Verzet tegen CAFTA ongebroken
Manuel Bermúdez
07 augustus 2005
Tegenstanders in Midden-Amerika hebben zich allerminst neergelegd bij het vrijhandelsverdrag tussen hun landen en de VS. In de VS is de ratificatie van het CAFTA-verdrag nu rond, maar Costa Rica, Nicaragua en de Dominicaanse Republiek zijn nog niet zo ver. Naast oppositiepartijen, vakbonden en kleine boeren tekenen ook hoogwaardigheidsbekleders uit de Katholieke Kerk voorbehoud aan.
In de drie landen die het verdrag nog niet hebben geratificeerd, moet de regering afrekenen met fel verzet van de oppositie. In de Dominicaanse Republiek draait het debat om de belastinghervormingen die producenten moeten helpen de daling van de invoertarieven te overleven, en om garanties voor de sociale zekerheid. De Dominicaanse Revolutionaire Partij, de grootste oppositiepartij die in de senaat over een absolute meerderheid beschikt, zegt dat ze het CAFTA-verdrag niet zal goedkeuren zonder een bevredigend akkoord over die twee punten. Maar de regering heeft nog geen plan klaar om de toekomst van de sociale zekerheid veilig te stellen.
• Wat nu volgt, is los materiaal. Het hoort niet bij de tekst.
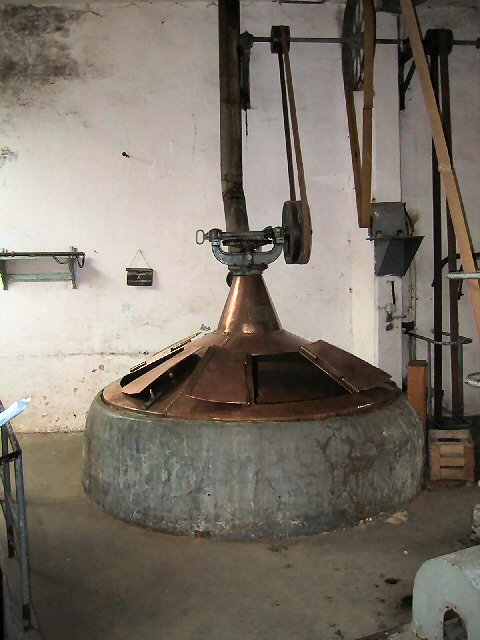 kupferner Sudkessel der historischen Cantillon-Brauerei in Brüssel. Oben charakteristische Transmissionsriemen zur Kraftübertragung. Siehe auch:de:Getreidespeicher
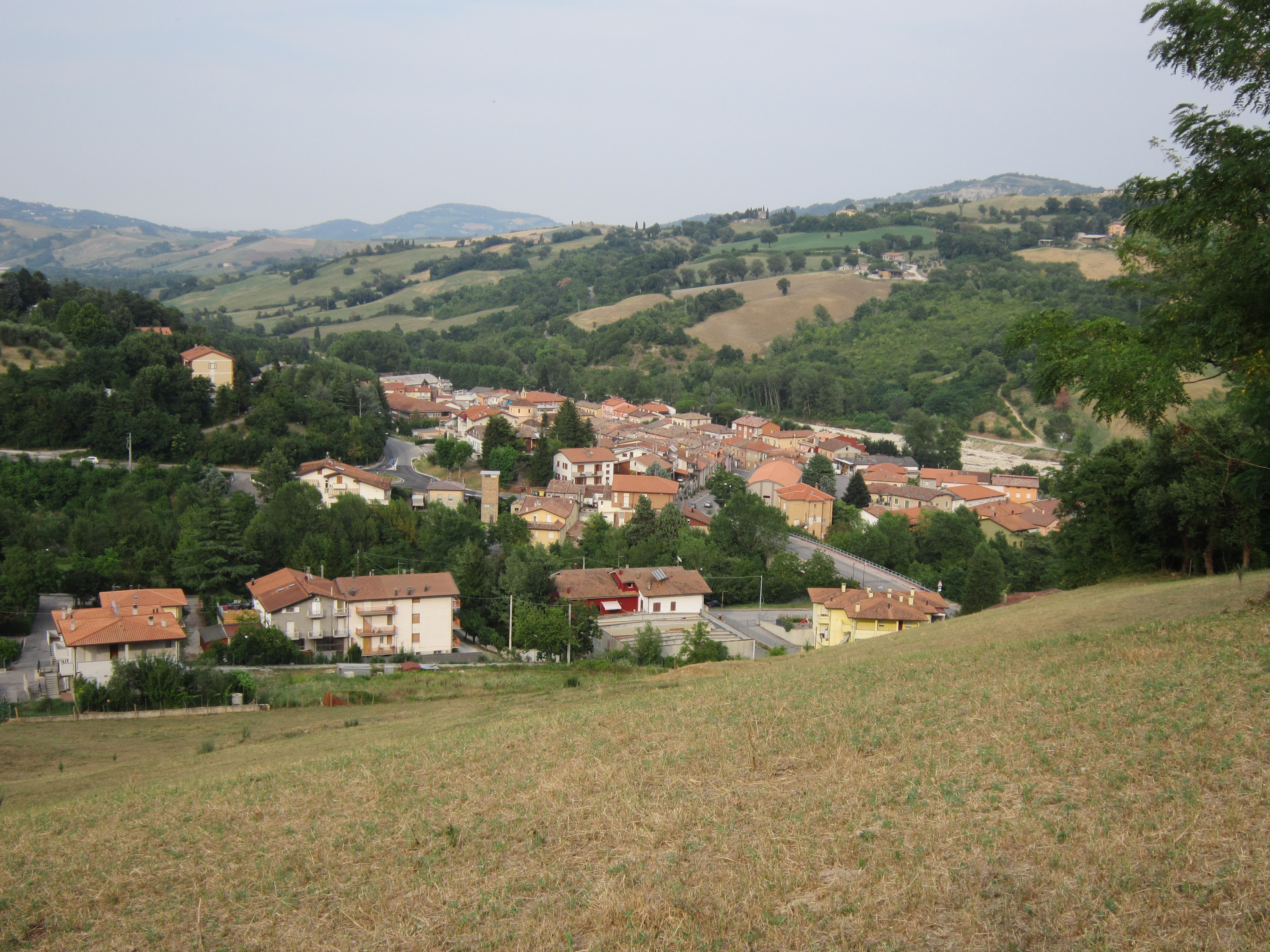 Panoramica su Montescudo dalla strada per Monte Grimano Terme (luglio 2015)
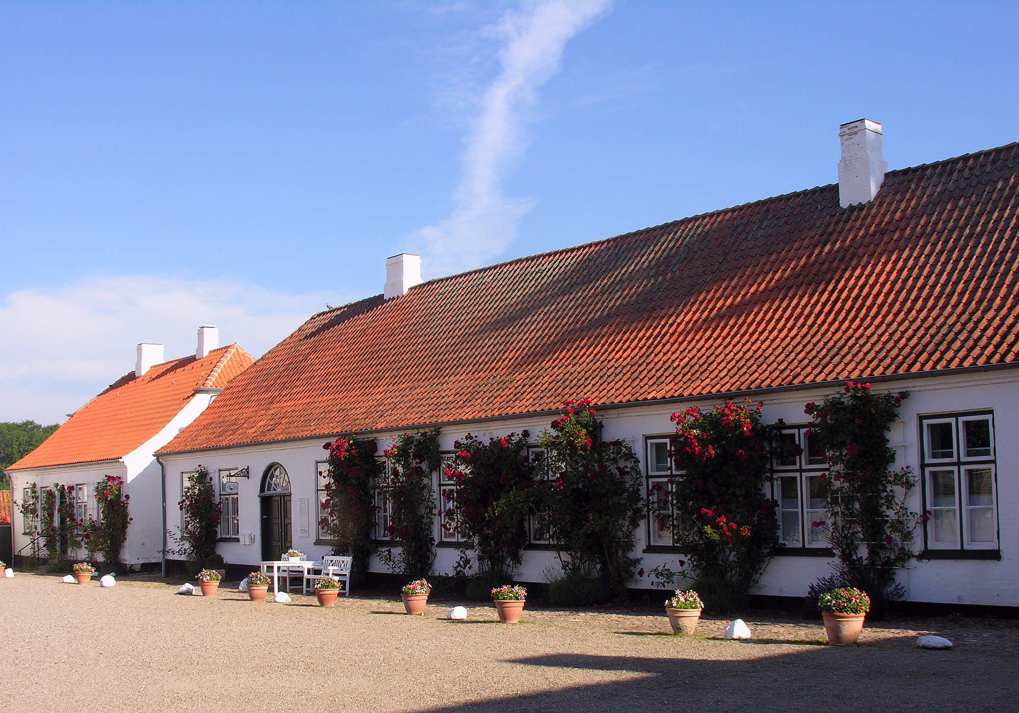 Kulturdenkmal 4.6 Wirtschaftshof und -gebäude von Schloss Glücksburg - Schleswig-Holstein Foto 2012 Wolfgang Pehlemann Steinberg/Ostsee DSCN0266

In Nicaragua blijft de voormalige president en oppositieleider Daniel Ortega erbij dat het verdrag voor de meerderheid van de Nicaraguanen meer nadelen dan voordelen inhoudt. Hij eist een referendum over de zaak. Het Nicaraguaanse parlement gaat op 15 augustus op reces, en het lijkt onwaarschijnlijk dat er daarvoor een vergelijk wordt gevonden. De regering wil de knoop zo snel mogelijk doorhakken, maar heeft de steun nodig van al haar bondgenoten om dat te kunnen doen.
In Costa Rica vindt president Abel Pacheco dat er geen haast bij is om het verdrag ter stemming voor te leggen. Half juli benoemde Pacheco een expertencommissie, en die kreeg twee maanden de tijd om een advies uit te brengen. Albino Vargas, secretaris-generaal van de overheidsvakbond Asociación Nacional de Empleado Públicos, maakt zich sterk dat de sociale bewegingen in Costa Rica de ratificering zullen kunnen tegenhouden.
Volgens de Amerikaanse president Bush, die het ratificatiebesluit dinsdag ondertekende nadat het op 28 juli in het Huis Van Afgevaardigden met de hakken over de sloot was gekomen, zullen de CAFTA-afspraken de economische groei in alle betrokken landen bevorderen en de democratisering in Midden-Amerika steunen.
In Centraal-Amerika zien veel mensen dat anders. In Guatemala en Honduras leidde de ratificatie tot hevige onlusten. Zakenlui die profijt denken te doen bij de betere toegang tot de Amerikaanse markt zijn voor het CAFTA-verdrag, maar kleine boeren en sociale organisaties vrezen dat de Midden-Amerikaanse economie weggeveegd wordt door de Amerikaanse bedrijven.
Ook de Katholieke Kerk waarschuwt voor de ongewenste gevolgen van het vrijhandelspact tussen de enige supermacht in de wereld en een verarmde regio met amper 38 miljoen inwoners. De zes partnerlanden van de VS hebben samen een bruto binnenlands product dat iets meer dan een half procent bedraagt van het Amerikaanse.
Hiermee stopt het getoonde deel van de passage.